Source: Sky News Wednesday March 7, 2012 - Concerns have been raised about possible intimidation of voters in a number of electoral districts in East Timor by members of the military loyal to their former chief and presidential hopeful Taur Matan Ruak.
East Timorese will vote on March 17 in what will be just the second free presidential election in the tiny country since it gained independence a decade ago.
Despite leading candidates, including incumbent president Jose Ramos-Horta, having downplayed the risk of a repeat of the violence which marred elections in 2007, observers on the ground have voiced fears about the potential for unrest.
'I am completely reassured about security,' Dr Ramos-Horta said told AAP.
'Our police and the United Nations police are alert all over the country. They have tremendous experience over the years in assessing the situation, in pre-empting any security threats so I am very confident it will be okay.'
But in a concerning development, witnesses have reported seeing serving members of the military directly involved in the campaign of Mr Ruak, affectionately known as TMR, who resigned as chief of the armed forces in 2011.

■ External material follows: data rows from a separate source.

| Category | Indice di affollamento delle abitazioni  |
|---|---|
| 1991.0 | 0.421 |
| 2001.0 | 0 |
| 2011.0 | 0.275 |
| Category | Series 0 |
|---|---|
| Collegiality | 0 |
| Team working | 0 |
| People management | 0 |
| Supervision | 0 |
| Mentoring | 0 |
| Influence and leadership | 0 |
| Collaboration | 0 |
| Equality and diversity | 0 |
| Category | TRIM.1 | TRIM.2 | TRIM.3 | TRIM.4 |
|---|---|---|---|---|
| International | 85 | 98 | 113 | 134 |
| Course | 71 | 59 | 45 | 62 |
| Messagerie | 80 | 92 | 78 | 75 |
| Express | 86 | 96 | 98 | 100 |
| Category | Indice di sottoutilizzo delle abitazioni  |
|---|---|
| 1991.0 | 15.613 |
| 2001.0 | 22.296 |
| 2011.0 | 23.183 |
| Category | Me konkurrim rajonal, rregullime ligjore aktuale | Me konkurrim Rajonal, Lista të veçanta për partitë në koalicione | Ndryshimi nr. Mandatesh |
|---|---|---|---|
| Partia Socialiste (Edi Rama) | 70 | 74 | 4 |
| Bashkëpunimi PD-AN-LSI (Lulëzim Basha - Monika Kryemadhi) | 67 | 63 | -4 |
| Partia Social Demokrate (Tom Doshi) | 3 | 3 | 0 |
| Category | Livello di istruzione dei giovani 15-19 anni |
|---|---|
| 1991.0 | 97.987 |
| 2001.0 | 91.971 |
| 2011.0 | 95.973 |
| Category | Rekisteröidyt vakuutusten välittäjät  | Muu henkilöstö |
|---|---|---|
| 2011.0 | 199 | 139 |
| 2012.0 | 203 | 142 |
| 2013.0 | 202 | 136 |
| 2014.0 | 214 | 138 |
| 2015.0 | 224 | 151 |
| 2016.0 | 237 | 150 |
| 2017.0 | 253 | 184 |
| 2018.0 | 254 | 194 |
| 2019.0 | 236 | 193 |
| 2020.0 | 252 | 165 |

Soldiers were witnessed at his election campaign launch in Dili last week, and have since been seen districts outside the capital supporting Mr Ruak, including in Baucau, one of the electorates seen as crucial to winning the presidency.
The direct involvement of serving soldiers in election campaigns is strictly prohibited in East Timor.

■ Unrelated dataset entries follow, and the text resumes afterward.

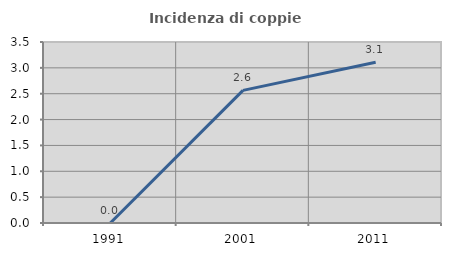
| Category | Incidenza di coppie miste |
|---|---|
| 1991.0 | 0 |
| 2001.0 | 2.564 |
| 2011.0 | 3.109 |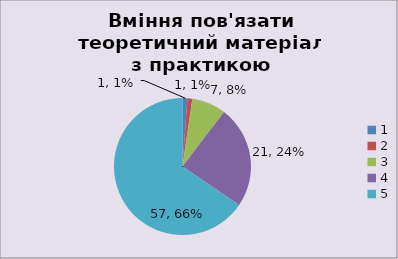
| Category | Кількість | % |
|---|---|---|
| 0 | 1 | 0.011 |
| 1 | 1 | 0.011 |
| 2 | 7 | 0.08 |
| 3 | 21 | 0.241 |
| 4 | 57 | 0.655 |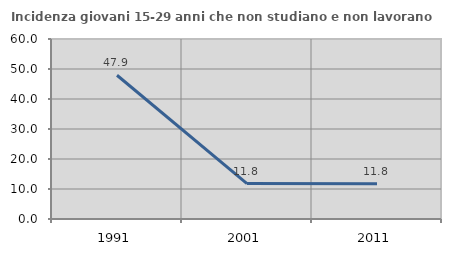
| Category | Incidenza giovani 15-29 anni che non studiano e non lavorano  |
|---|---|
| 1991.0 | 47.922 |
| 2001.0 | 11.801 |
| 2011.0 | 11.774 |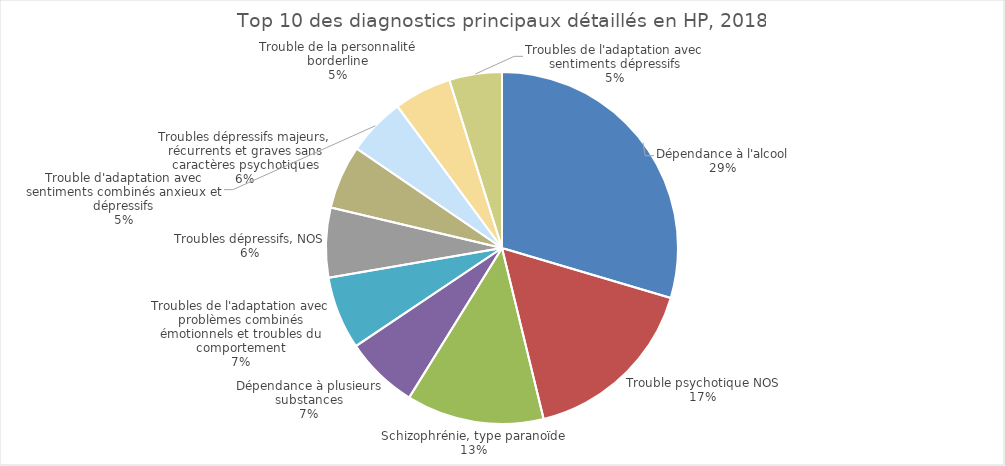
| Category | Fréquence |
|---|---|
| Dépendance à l'alcool | 7502 |
| Trouble psychotique NOS | 4215 |
| Schizophrénie, type paranoïde | 3207 |
| Dépendance à plusieurs substances | 1711 |
| Troubles de l'adaptation avec problèmes combinés émotionnels et troubles du comportement | 1700 |
| Troubles dépressifs, NOS | 1625 |
| Troubles dépressifs majeurs, récurrents et graves sans caractères psychotiques | 1487 |
| Trouble d'adaptation avec sentiments combinés anxieux et dépressifs | 1350 |
| Trouble de la personnalité borderline | 1340 |
| Troubles de l'adaptation avec sentiments dépressifs | 1227 |

There have also been reports that soldiers, in uniform, have been handing out election paraphernalia in support of Mr Ruak in the district of Same on East Timor's south coast.

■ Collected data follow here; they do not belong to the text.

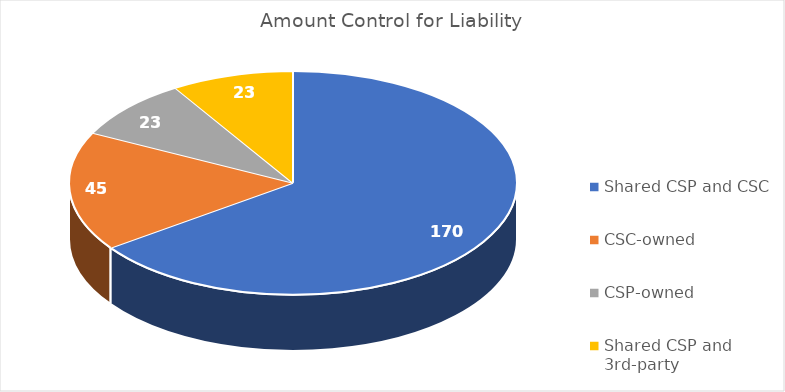
| Category | Total |
|---|---|
| Shared CSP and CSC | 170 |
| CSC-owned | 45 |
| CSP-owned | 23 |
| Shared CSP and 3rd-party | 23 |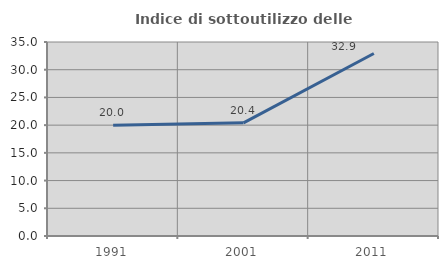
| Category | Indice di sottoutilizzo delle abitazioni  |
|---|---|
| 1991.0 | 19.987 |
| 2001.0 | 20.413 |
| 2011.0 | 32.918 |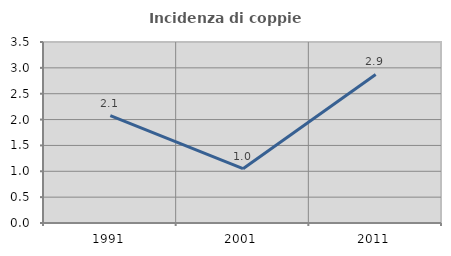
| Category | Incidenza di coppie miste |
|---|---|
| 1991.0 | 2.078 |
| 2001.0 | 1.05 |
| 2011.0 | 2.872 |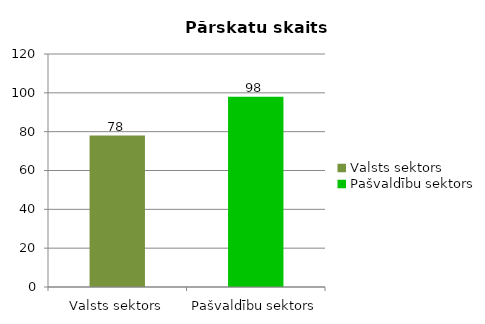
| Category |  Pārskatu skaits |
|---|---|
| Valsts sektors | 78 |
| Pašvaldību sektors | 98 |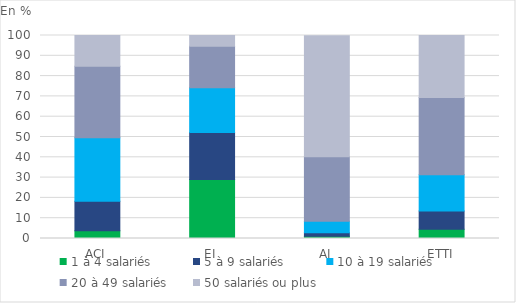
| Category | 1 à 4 salariés | 5 à 9 salariés | 10 à 19 salariés | 20 à 49 salariés | 50 salariés ou plus |
|---|---|---|---|---|---|
| ACI | 3.8 | 14.5 | 31.3 | 35.3 | 15.1 |
| EI | 29.1 | 23.1 | 22 | 20.5 | 5.3 |
| AI | 1.1 | 1.7 | 5.7 | 31.8 | 59.6 |
| ETTI | 4.6 | 9 | 17.8 | 38 | 30.6 |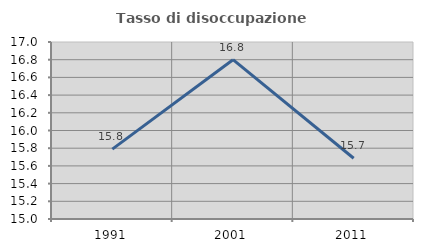
| Category | Tasso di disoccupazione giovanile  |
|---|---|
| 1991.0 | 15.789 |
| 2001.0 | 16.8 |
| 2011.0 | 15.686 |

Witnesses also reported that the soldiers were armed, and had arrived in vehicles belonging to the F-FDTL (East Timorese armed forces).
The presidential race is largely seen as a contest between three candidates: Mr Ruak, who has the support of Prime Minister Xanana Gusmao's Reconstruction of East Timor (CNRT) party, Dr Ramos-Horta and FRETILIN's Francisco Guterres.
The chief of the F-FDTL, Major-General Lere Anan Timur, warned last month that members of the armed forces while free to express their support by voting should not be directly involved in assisting election campaigns.
He said it was a serious offence and that measures would be taken if members of the F-FDTL were found to be directly assisting the campaigns of any of the candidates.
Violence in East Timor saw it on the brink of civil war in 2006 while unrest flared again in 2007, followed by assassination attempts against Dr Ramos-Horta and Prime Minister Gusmao in 2008.
The violence in 2006 lead to the deployment of international forces including about 400 Australian troops.
Along with a contingent of just under 1000 United Nations security personnel, they are scheduled to withdraw following parliamentary elections which will be held in June.